AMPL 的多种解决方案
Multiple solutions with AMPL
我正在尝试使用 AMPL 对问题建模,我希望能够看到备选方案或多个 "optimal or near optimal" 解决方案。
我在这个网站上读到:http://orinanobworld.blogspot.com/2011/02/finding-multiple-solutions-in-binary.html
我试过将这种东西适合我自己的模型
并尝试实现如下内容:
set RECORDS; # items available to choose from
var Picked {RECORDS} binary; # the variables that were set to 1 for "picked"
#other conditions and model constraints....
# we now create some structure to record multiple solutions
param want := 5; # number of solutions we want
param nfound default 0; # number of solutions found
set ALTS {1..100} in {RECORDS}; # records which items were packed (and where) in each solution
# we add constraints to the previous model to exclude solutions we've already seen
s.t.

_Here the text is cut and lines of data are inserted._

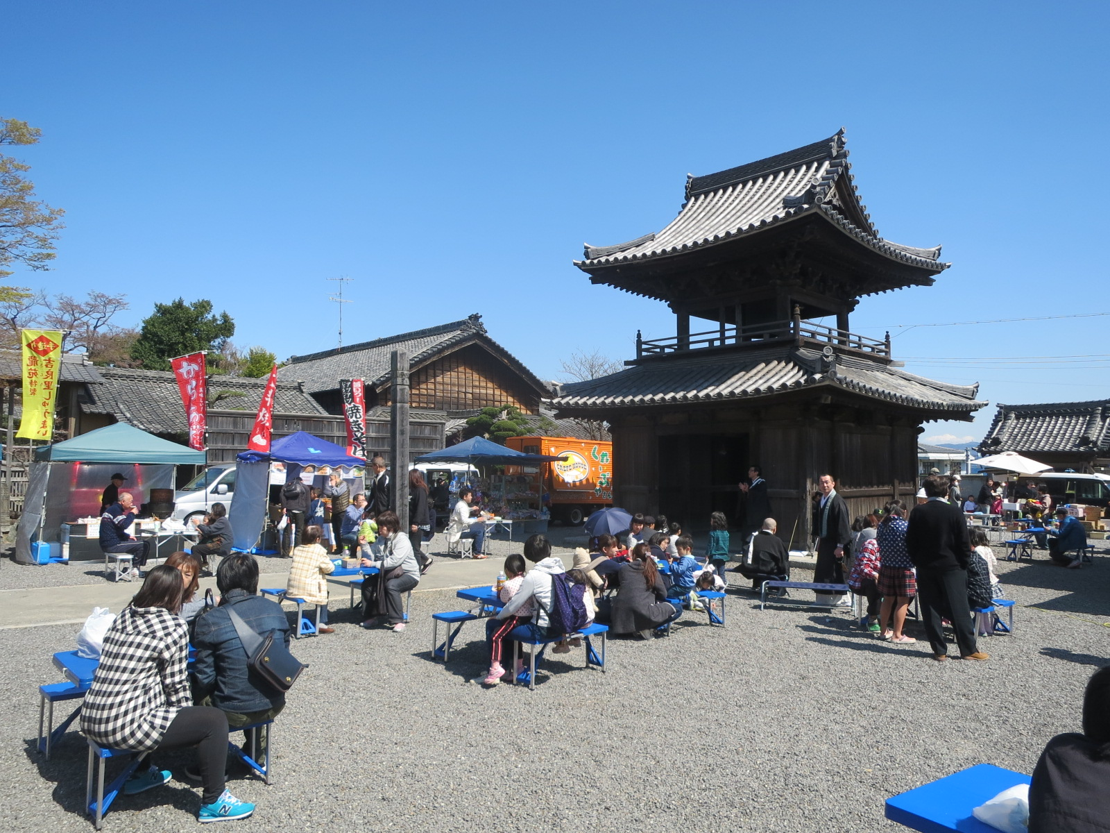 養寿寺（西尾市下矢田町）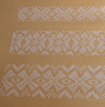 Damast med dragutrustning och "upphämtabårder".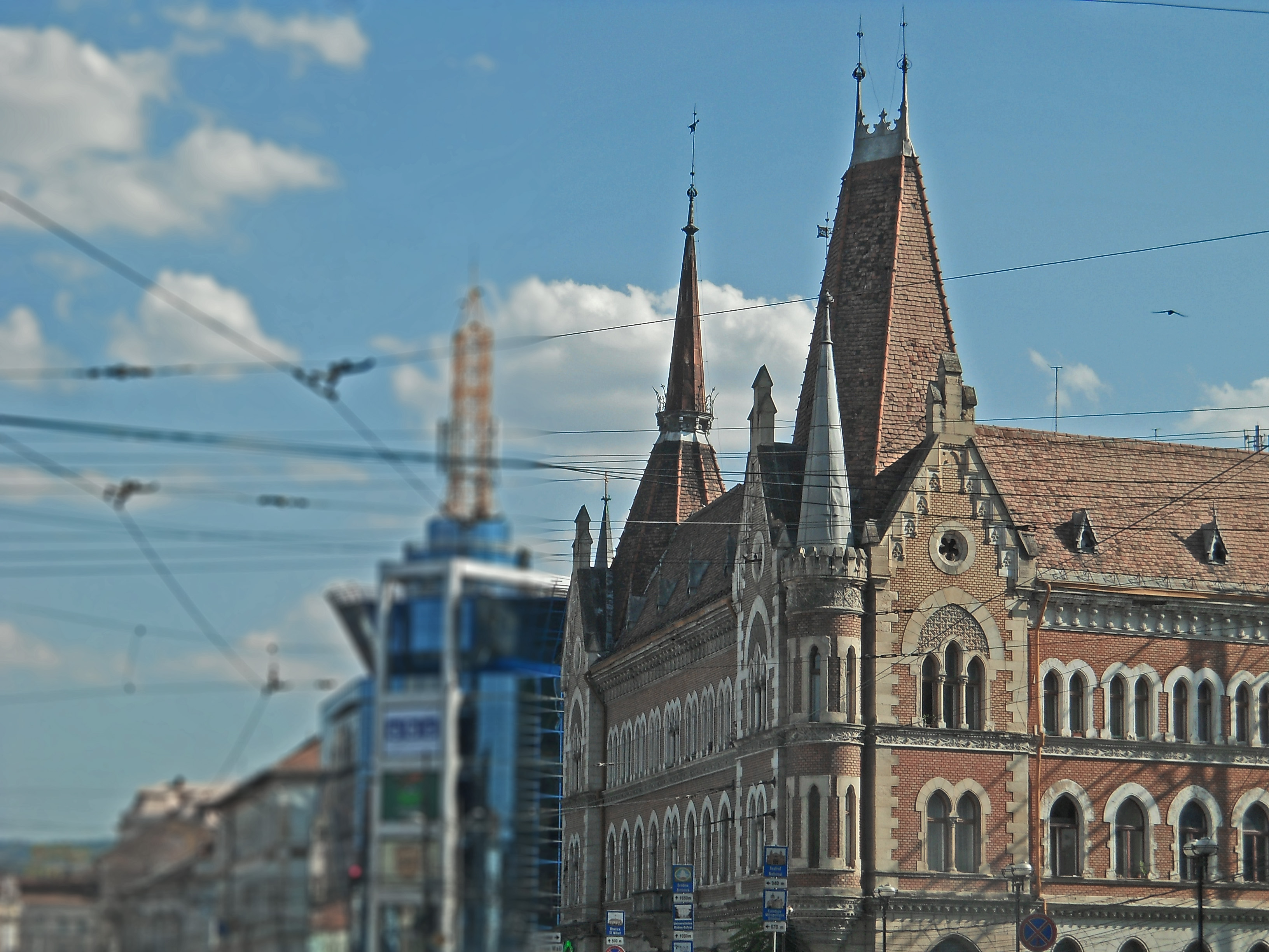 Palatul Szeki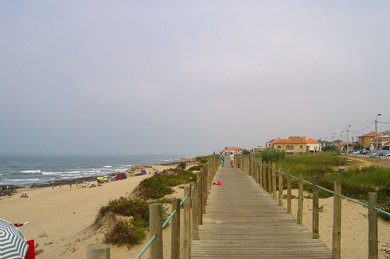 Granja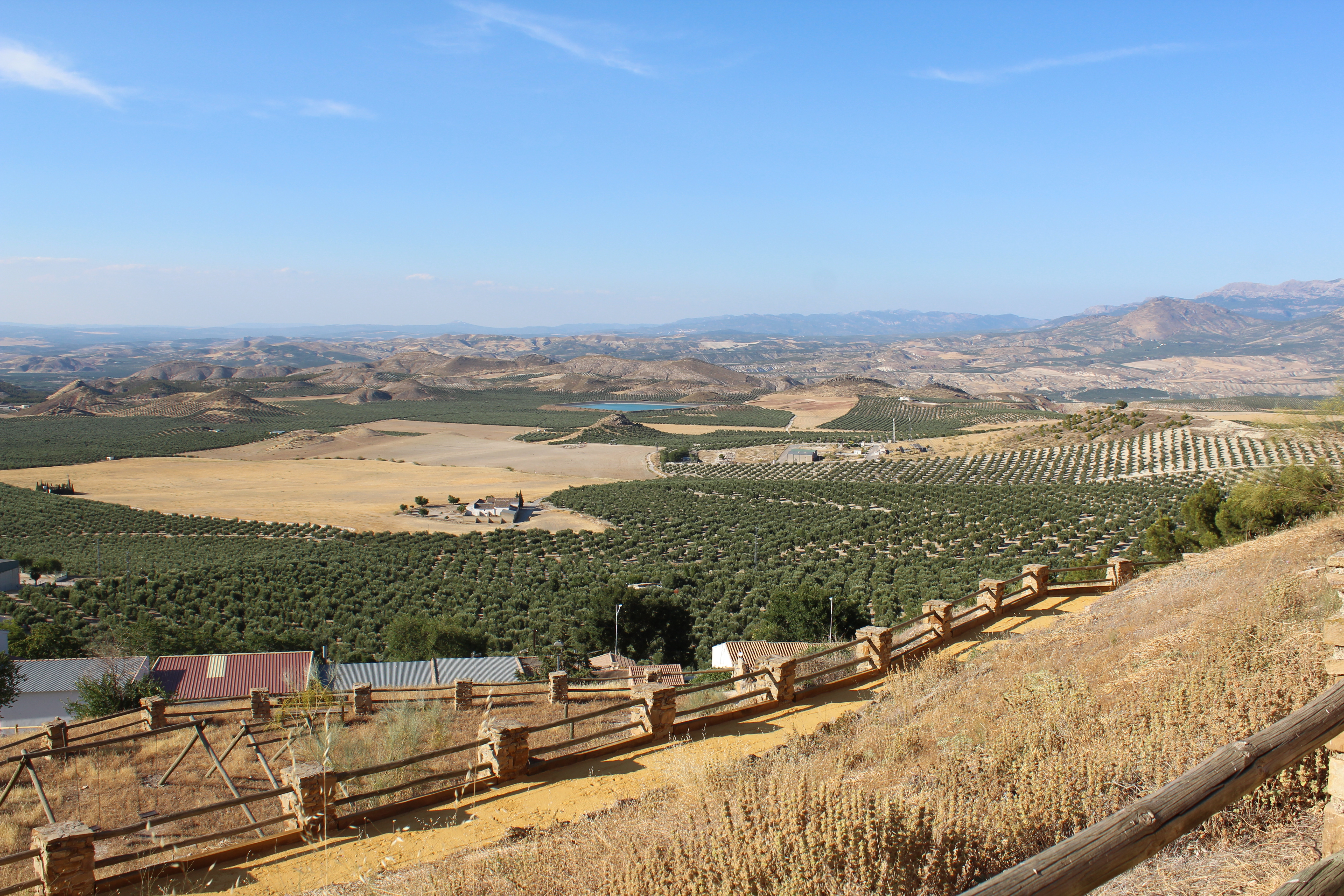 Vista de los campos de Larva.

Exclude {s in 1..nfound}:
sum {i in ALTS[s]} (1 - Picked[i]) + sum {j in {RECORDS} diff ALTS[s]} Picked[j] >= 1;
# solve until either the problem becomes infeasible or the right number of solutions have been found
for {s in 1..want} {
solve; # solve the model
if solve_result = 'infeasible' then break; # if the model has become infeasible, give up
#packed is getting the value of players that are in a lineup that have a "1" (>.5)
let ALTS[s] := {i in RECORDS : Picked[i] > 0.5};
let nfound := s; # bump the counter for solutions found
display s;
display ALTS[s];
}
当我 运行 我的模型使用这段代码时,它给了我 5 个完全相同的解决方案。我究竟做错了什么?作为一个单独的问题,似乎 Picked
也设置了一些非二进制值(例如 0.7235),尽管我认为将其设置为二进制会将其限制为 1 或 0。
您获得分数解的事实表明您正在解决松弛问题而不是 MIP 问题。例如,如果您使用不支持 MIP 的求解器(例如 MINOS),通常会出现这样的警告:
MINOS 5.51: ignoring integrality of 5 variables
并且您得到相同的解,因为约束 Exclude
仅适用于二元解。如果您使用 CPLEX 或 Gurobi 等 MIP 求解器,您应该得到不同的二元解法。
我正在尝试使用 AMPL 对问题建模,我希望能够看到备选方案或多个 "optimal or near optimal" 解决方案。
我在这个网站上读到:http://orinanobworld.blogspot.com/2011/02/finding-multiple-solutions-in-binary.html
我试过将这种东西适合我自己的模型
并尝试实现如下内容:
set RECORDS; # items available to choose from
var Picked {RECORDS} binary; # the variables that were set to 1 for "picked"
#other conditions and model constraints....
# we now create some structure to record multiple solutions
param want := 5; # number of solutions we want
param nfound default 0; # number of solutions found
set ALTS {1..100} in {RECORDS}; # records which items were packed (and where) in each solution
# we add constraints to the previous model to exclude solutions we've already seen
s.t. Exclude {s in 1..nfound}:
sum {i in ALTS[s]} (1 - Picked[i]) + sum {j in {RECORDS} diff ALTS[s]} Picked[j] >= 1;
# solve until either the problem becomes infeasible or the right number of solutions have been found
for {s in 1..want} {
solve; # solve the model
if solve_result = 'infeasible' then break; # if the model has become infeasible, give up
#packed is getting the value of players that are in a lineup that have a "1" (>.5)
let ALTS[s] := {i in RECORDS : Picked[i] > 0.5};
let nfound := s; # bump the counter for solutions found
display s;
display ALTS[s];
}
当我 运行 我的模型使用这段代码时,它给了我 5 个完全相同的解决方案。我究竟做错了什么?作为一个单独的问题,似乎 Picked
也设置了一些非二进制值(例如 0.7235),尽管我认为将其设置为二进制会将其限制为 1 或 0。
您获得分数解的事实表明您正在解决松弛问题而不是 MIP 问题。例如,如果您使用不支持 MIP 的求解器(例如 MINOS),通常会出现这样的警告:
MINOS 5.51: ignoring integrality of 5 variables
并且您得到相同的解,因为约束 Exclude
仅适用于二元解。如果您使用 CPLEX 或 Gurobi 等 MIP 求解器,您应该得到不同的二元解法。